Reo Investing

bank owned houses

Real Estate Owned (REO) property come into existence after the lender fail to sale the house in a foreclosure auction. If unsuccessful to find a buyer the lender or a bank will legally take back the property then find a way to sell the asset as quickly as possible.

Since the bank is liable for taxes of the property it is their interest to instantly get rid of the asset and they are more willing to sell to whatever the minimum value is and this makes good opportunity for investors. Lenders want to liquefy there real estate holdings banks to re-invest revenue into lending business.

REO homes are one of the safest ways to invest a property especially for the novice because it is less risky that the property is free of title liens and other claims. The lender also allow negotiation on costs of rehab, interests, closing points, loan amount, etc. You don’t even have to worry about the eviction process as you sometimes have to deal in the case of foreclosure because it is already taken care of by the bank.

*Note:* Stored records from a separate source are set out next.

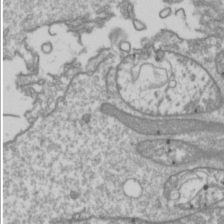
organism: Drosophila
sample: Cell division; meiosis; drosophila spermatocytes
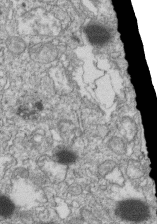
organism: Human
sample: HeLa cell HIV synapse
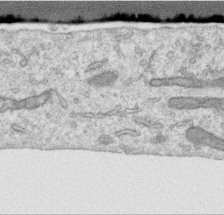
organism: Human
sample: Centriole in RPE cells
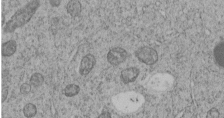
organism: C. elegans
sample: C. elegans embryo early stage
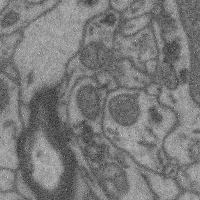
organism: Mouse
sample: Cerebral cortex
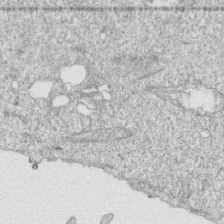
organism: Human
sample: HeLa cell HIV synapse
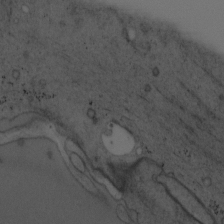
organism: Mouse
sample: OT-I killer T cells with ID8 ovarian cancer cells
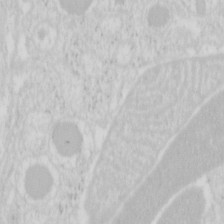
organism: Mouse
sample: Pancreas
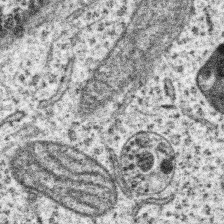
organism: Human
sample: HeLa cells
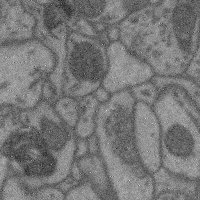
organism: Mouse
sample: Cerebral cortex
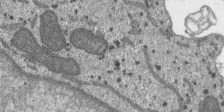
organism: Human
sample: Lung epithelial cells infected with SARS-CoV-2
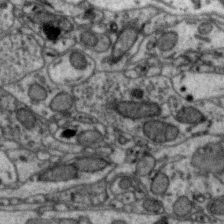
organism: Zebra finch
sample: Brain
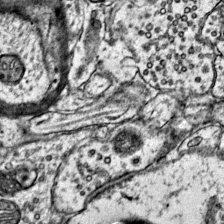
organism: Mouse
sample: Primary visual cortex
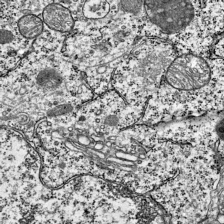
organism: Mouse
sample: Visual Cortex
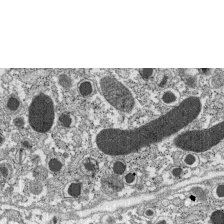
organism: C57BL Mouse
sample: Pancreatic islet
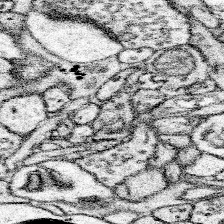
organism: Mouse
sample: Somatosensory cortex neuropil
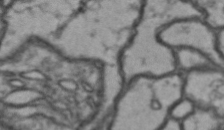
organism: Drosophila
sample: Brain
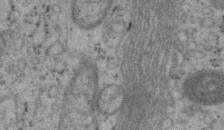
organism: Human
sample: HeLa cells
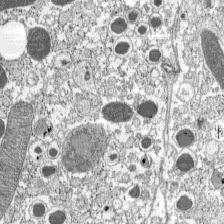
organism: C57BL Mouse
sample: Pancreatic islet
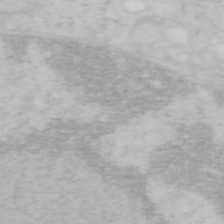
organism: Mouse
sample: OT-I killer T cells with ID8 ovarian cancer cells
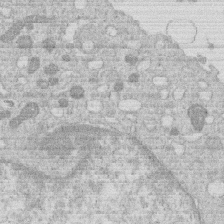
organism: Human
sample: Macrophage cells
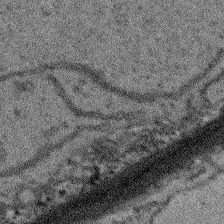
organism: Arabidopsis thaliana
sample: Root tip
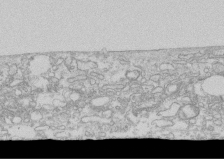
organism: Human
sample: CRL-1474
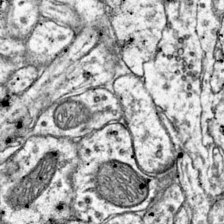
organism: Mouse
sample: Primary visual cortex
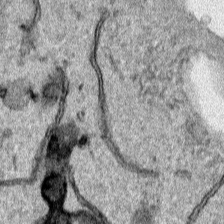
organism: Human
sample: Mitochondria in HCT116 cells
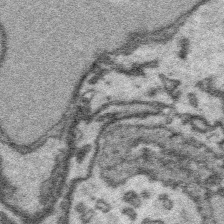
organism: Platynereis dumerilii
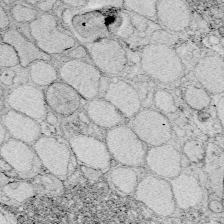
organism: Zebrafish
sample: Whole-Brain
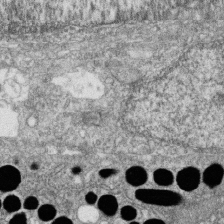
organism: Zebrafish
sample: Cilia; retinal pigment epithelium
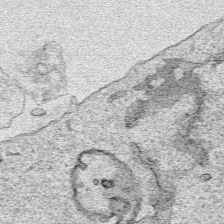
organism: Human
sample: Mitochondria in HCT116 cells
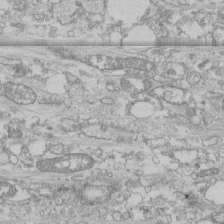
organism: Human
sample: CRL-1474
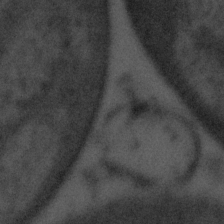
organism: Tuwongella immobilis
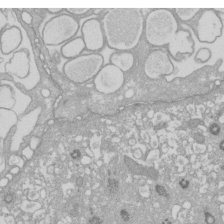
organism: Xenopus
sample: Cilia; centrioles in frog embryo cells
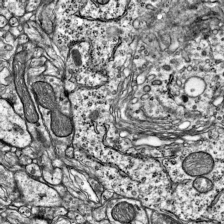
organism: Mouse
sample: Visual Cortex
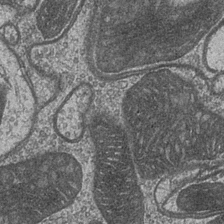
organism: Drosophila
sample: Optic medulla
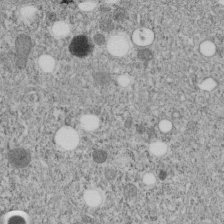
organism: C. elegans
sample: C. elegans embryo early stage
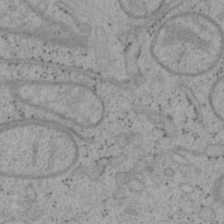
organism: Human
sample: HeLa cells
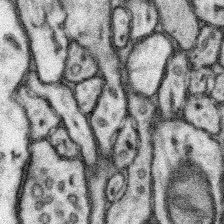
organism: Mouse
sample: Somatosensory cortex neuropil
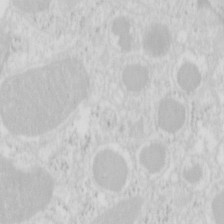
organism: Mouse
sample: Pancreas
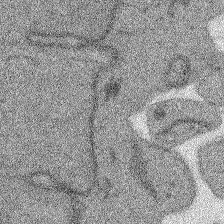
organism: Human
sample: HeLa cells
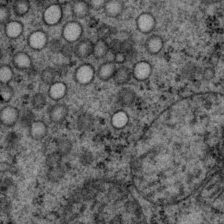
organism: P. pacificus
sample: Pharynx
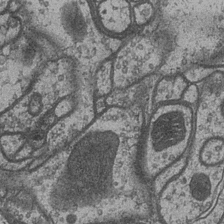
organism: Drosophila
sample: Optic medulla
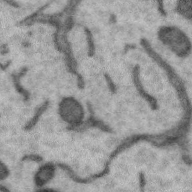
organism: Zebra finch
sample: Brain
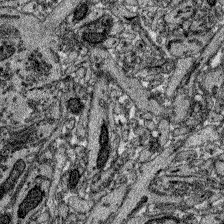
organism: Zebrafish
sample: Larval olfactory bulb
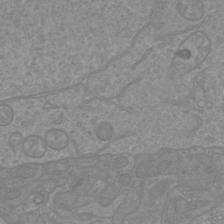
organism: Mouse
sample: Cortical neurons
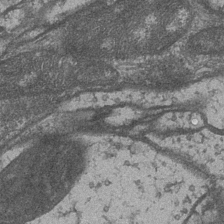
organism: Drosophila
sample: Optic medulla
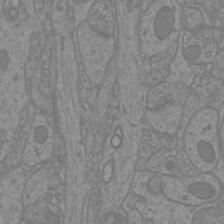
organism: Mouse
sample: Cortical neurons
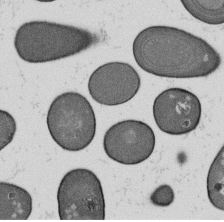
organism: B. subtilis
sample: Bacterial spore
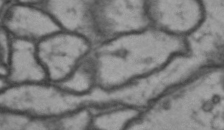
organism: Drosophila
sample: Brain
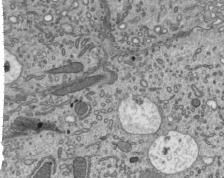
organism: Mouse
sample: Mouse epididymis efferent ductule cilia
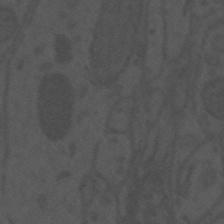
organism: Mouse
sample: Suprachiasmatic nucleus
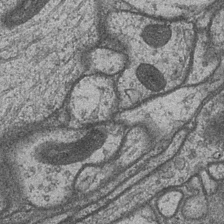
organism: Drosophila
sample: Optic medulla
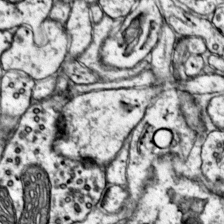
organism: Mouse
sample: Primary visual cortex
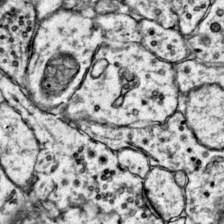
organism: Mouse
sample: Primary visual cortex
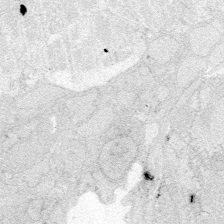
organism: Zebrafish
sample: Whole-Brain
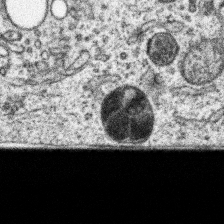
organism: Human
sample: HeLa cells
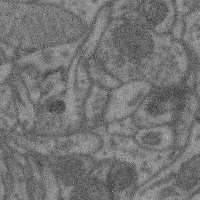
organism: Mouse
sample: Cerebral cortex
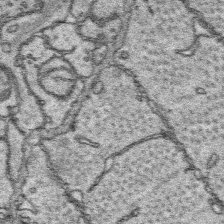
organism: Platynereis dumerilii
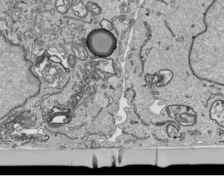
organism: Human
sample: Mitochondria in HCT116 cells
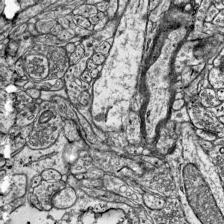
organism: Mouse
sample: Visual Cortex
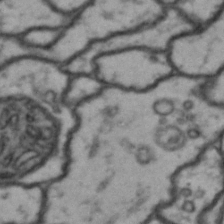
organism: Drosophila
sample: Brain
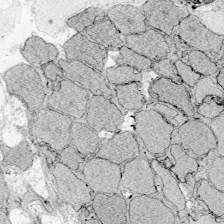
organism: Zebrafish
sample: Whole-Brain
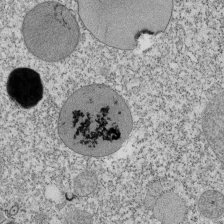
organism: Tetrahymena
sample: Cilia in tetrahymena
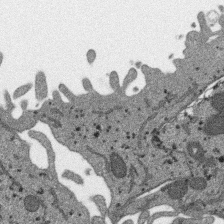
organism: Human
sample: Lung epithelial cells infected with SARS-CoV-2
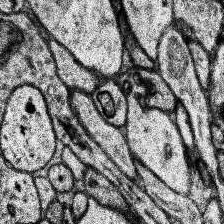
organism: Human
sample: Temporal Lobe
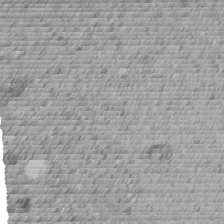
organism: C. elegans
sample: C. elegans embryo early stage
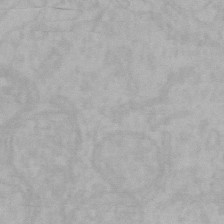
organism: Mouse
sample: Choroid plexus
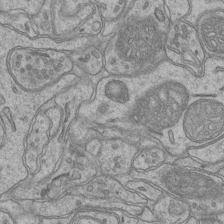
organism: Mouse
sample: CA1 Hippocampus
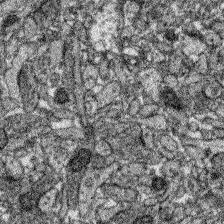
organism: Zebrafish
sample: Larval olfactory bulb
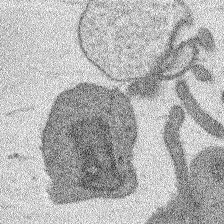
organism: Human
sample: HeLa cells
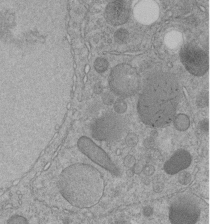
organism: C. elegans
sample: C. elegans embryo early stage
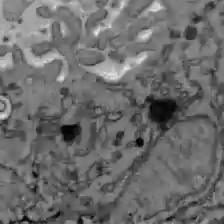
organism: C57BL Mouse
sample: Liver
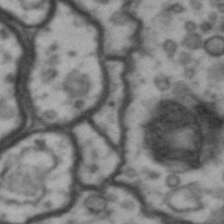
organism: Drosophila
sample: Brain
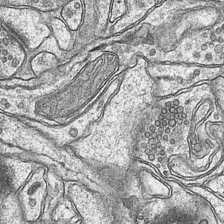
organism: Mouse
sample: CA1 Hippocampus
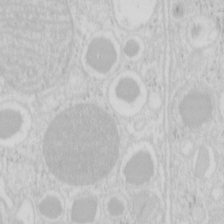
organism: Mouse
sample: Pancreas
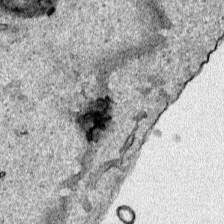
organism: Human
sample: Mitochondria in HCT116 cells
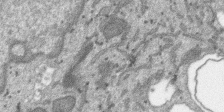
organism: Human
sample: Lung epithelial cells infected with SARS-CoV-2
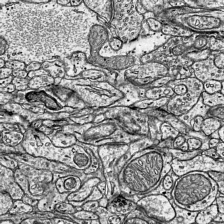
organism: Mouse
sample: Visual Cortex
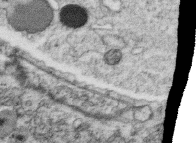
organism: C. elegans
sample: C. elegans oocyte; sperm cells
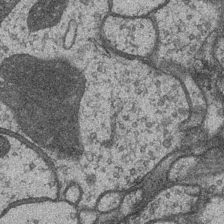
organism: Drosophila
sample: Optic medulla
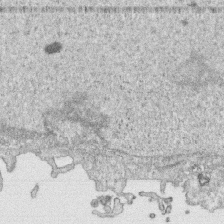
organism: Human
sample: HeLa cell HIV synapse
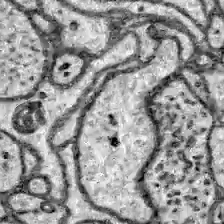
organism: Zebrafish
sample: Brain
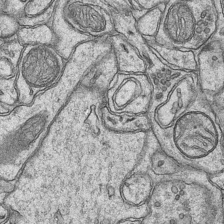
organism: Mouse
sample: CA1 Hippocampus
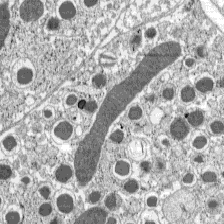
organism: C57BL Mouse
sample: Pancreatic islet
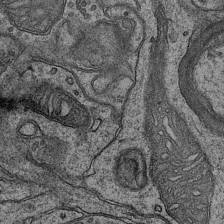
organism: Mouse
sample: CA1 Hippocampus
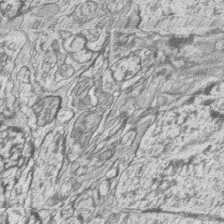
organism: Zebrafish
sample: synaptic ribbons in rod cells and cone cells
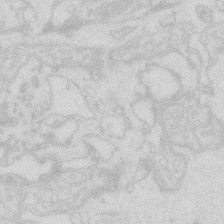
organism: Zebrafish
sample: Macrophage
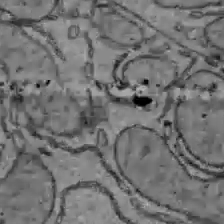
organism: C57BL Mouse
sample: Liver
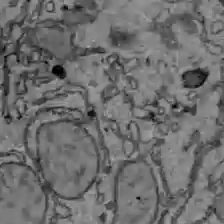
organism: C57BL Mouse
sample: Liver
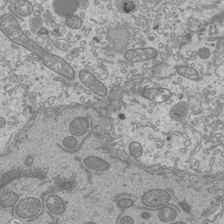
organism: Mouse
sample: Cilia; mouse epididymis
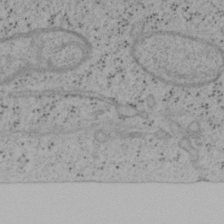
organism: Human
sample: HeLa cells
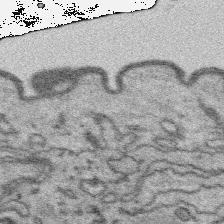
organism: Platynereis dumerilii
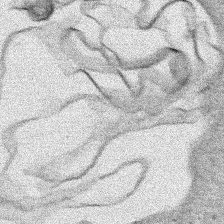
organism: Human
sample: Mitochondria in HCT116 cells
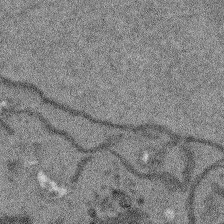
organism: Arabidopsis thaliana
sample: Root tip
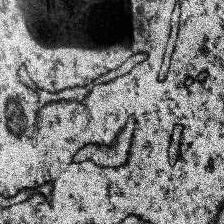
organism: Human
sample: Temporal Lobe
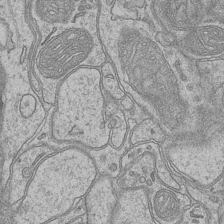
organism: Mouse
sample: CA1 Hippocampus
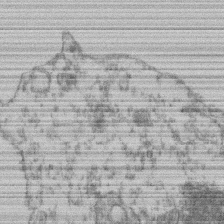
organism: Mouse
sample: T cell stromal cell synapse
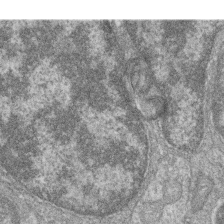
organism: Zebrafish
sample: Cilia; retinal pigment epithelium
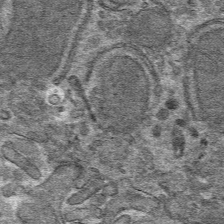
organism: Mouse
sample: Mouse hepatocytes
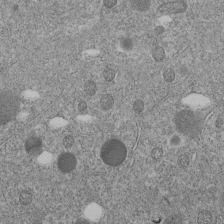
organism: C. elegans
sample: C. elegans embryo early stage
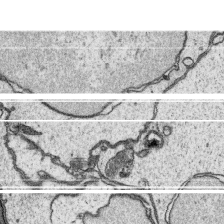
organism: Platynereis dumerilii
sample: Parapodia
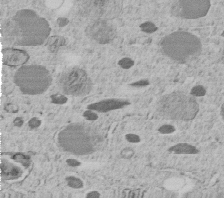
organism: C. elegans
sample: C. elegans embryo early stage
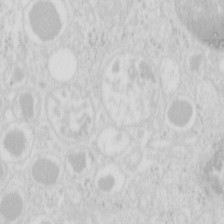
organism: Mouse
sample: Pancreas
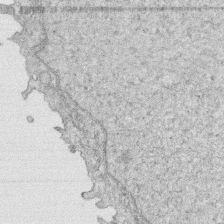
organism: Human
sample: HeLa cell HIV synapse
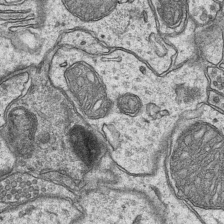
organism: Mouse
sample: CA1 Hippocampus
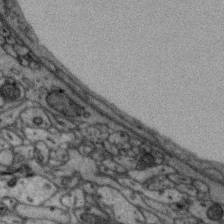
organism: Zebra finch
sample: Brain
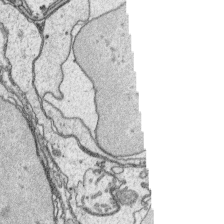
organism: Platynereis dumerilii
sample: Parapodia
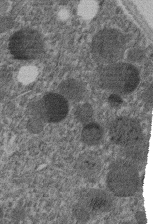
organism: C. elegans
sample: C. elegans embryo early stage
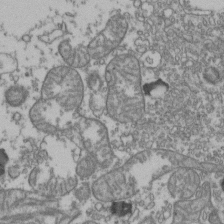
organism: Human
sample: Activated Jurkat CD4+ T cells
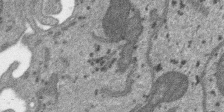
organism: Human
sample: Lung epithelial cells infected with SARS-CoV-2
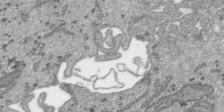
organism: Human
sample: Lung epithelial cells infected with SARS-CoV-2
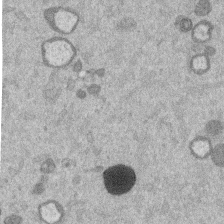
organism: Mouse
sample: Dividing mouse embryo 1 cell stage
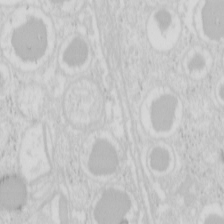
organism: Mouse
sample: Pancreas
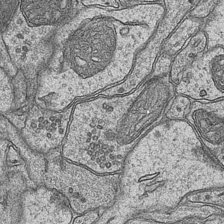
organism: Mouse
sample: CA1 Hippocampus
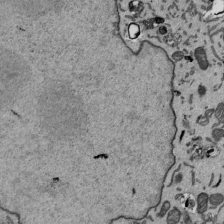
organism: Mouse
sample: ED-1 cell nuclei; centrioles
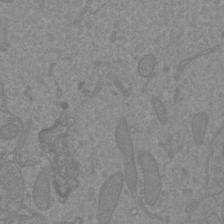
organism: Mouse
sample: Cortical neurons
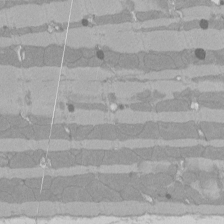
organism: Rat
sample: Left ventricle
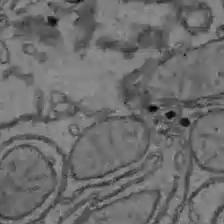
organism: C57BL Mouse
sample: Liver
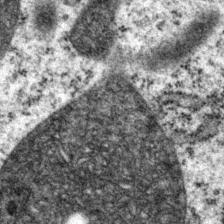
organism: P. pacificus
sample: Pharynx
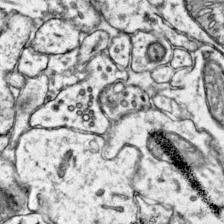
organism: Mouse
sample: Primary visual cortex
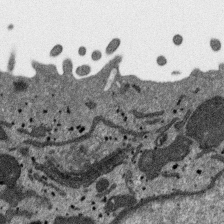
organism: Human
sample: Lung epithelial cells, uninfected (mock) control
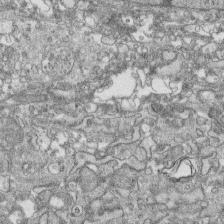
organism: Human
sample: CRL-1474
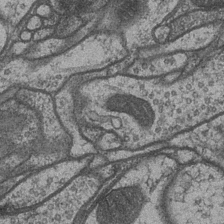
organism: Drosophila
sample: Optic medulla
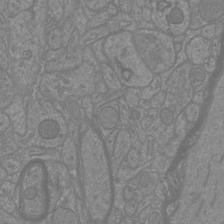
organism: Mouse
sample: Cortical neurons
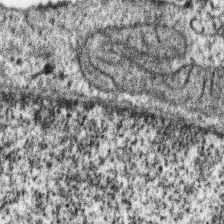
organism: Human
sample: HeLa cells
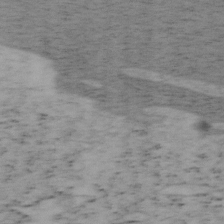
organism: Mouse
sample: OT-I killer T cells with ID8 ovarian cancer cells
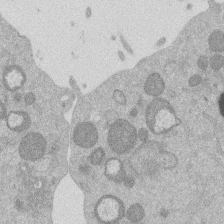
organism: Mouse
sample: Dividing mouse embryo 1 cell stage
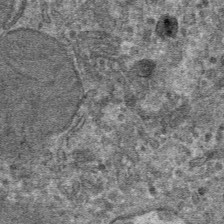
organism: Mouse
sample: Mouse hepatocytes
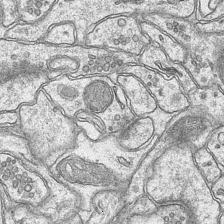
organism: Mouse
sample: CA1 Hippocampus

Market an REO purchase is the simplest way for the newbie’s and for the experienced investor because they are easy to find most banks have the listing and they even have departments intended for REO’s. Internet is another good source of bank owned property; investors can search thousands of bank-owned-REO online at dodeals.com.

Though not all REO is a good deal but in general you will discover there is a lot of money to make as long as you know what you are getting into. Similar to any investment scheme, buying these properties is an overall financial plan you have to comprehend the real estate laws, tax ramifications and other financial issues.

The risks and rewards that associate property investing might not just depend on the traits of the house itself, but also the kind of security the home provided to the previous owner’s lender. To keep away from the annoyance of telling foreclosure horror stories in real estate investment circles, an extra mile of meticulous research into a property’s financial history can greatly avoid investment headaches.